For transmissive and transflective mode displays, the following backlighting systems can be used:

 LED: Several LEDs are mounted in a flat (3 mm to 4 mm deep) box that includes a light guide which distributes the light evenly over the display. LED backlights are available in many colors and produce a bright display when supplied with a low DC current. They have a very long lifetime of up to 1,000,000 hours.
 EL panel: A phosphor-impregnated sheet that provides very even illumination when supplied with AC voltage
(typically 100 V (RMS) at 600 Hz). EL panels have a very thin profile but are not as bright as LED backlights and draw more current. They have a typical lifetime of 2,000 hours.
 Incandescent lamp: A low cost, but rather bulky,illumination system can be created using conventional light bulbs. The display must be carefully designed to avoid uneven illumination.
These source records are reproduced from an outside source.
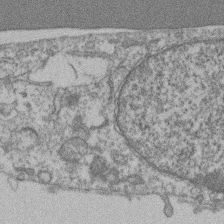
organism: Mouse
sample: T cell stromal cell synapse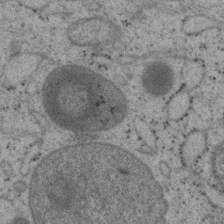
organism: Human
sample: HeLa cells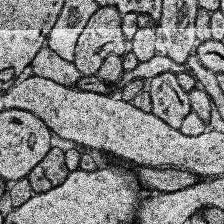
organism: Human
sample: Temporal Lobe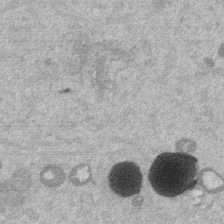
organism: Mouse
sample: Dividing mouse embryo 1 cell stage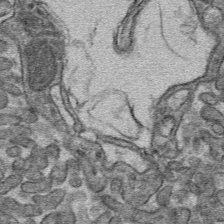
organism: Mouse
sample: Mouse hepatocytes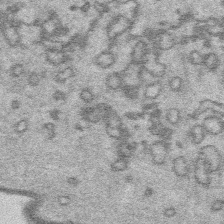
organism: Platynereis dumerilii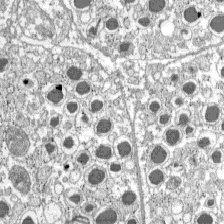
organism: C57BL Mouse
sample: Pancreatic islet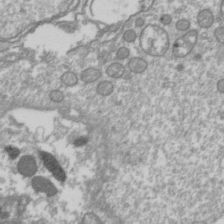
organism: Drosophila
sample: Cell division; meiosis; drosophila spermatocytes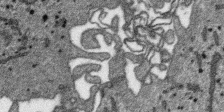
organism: Human
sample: Lung epithelial cells infected with SARS-CoV-2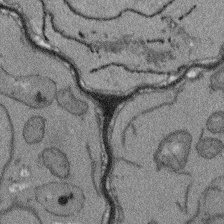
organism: Arabidopsis thaliana
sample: Root tip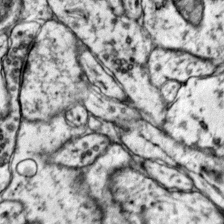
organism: Mouse
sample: Primary visual cortex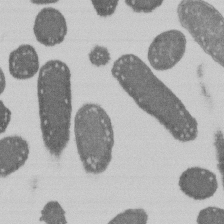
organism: E. coli
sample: Bacterial nucleoid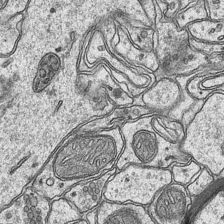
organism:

The tracks leading to the edge of the glass allow the COG module to be connected to a microcontroller. Several methods can be used to enable this connection:

 Flexfoil: Fixed directly on the glass with a hermetically sealed bond. Flexfoil offers a highly reliable and flexible
connection system.
 Fixed pins: Clipped to the edge of the glass, fixed with conductive glue and sealed with epoxy, fixed pins offer a very stable and low-cost connection method that is recommended for most applications. The pins can be soldered directly to a PCB or fitted to a suitable interface connector.
 Glued-on connector: Glued directly to the edge of the glass and protected by a plastic housing, this type of connector offers an alternative, low-cost solution.

Side-by-Side Comparison of LCD Module Manufacturing Methods

Compared to LCD modules with a packaged LCD driver, COG modules offer major benefits with onlyvery few disadvantages for equipment designs as shown in the table below:

Side-by-Side Comparison of LCD Module Manufacturing Methods

Industrial, automotive, and portable equipment designers should strongly consider utilizing COG LCD modules for their LCD needs. COG modules are considerably thinner, more reliable, flexible, and more cost effective than traditional LCD modules with a packaged LCD driver.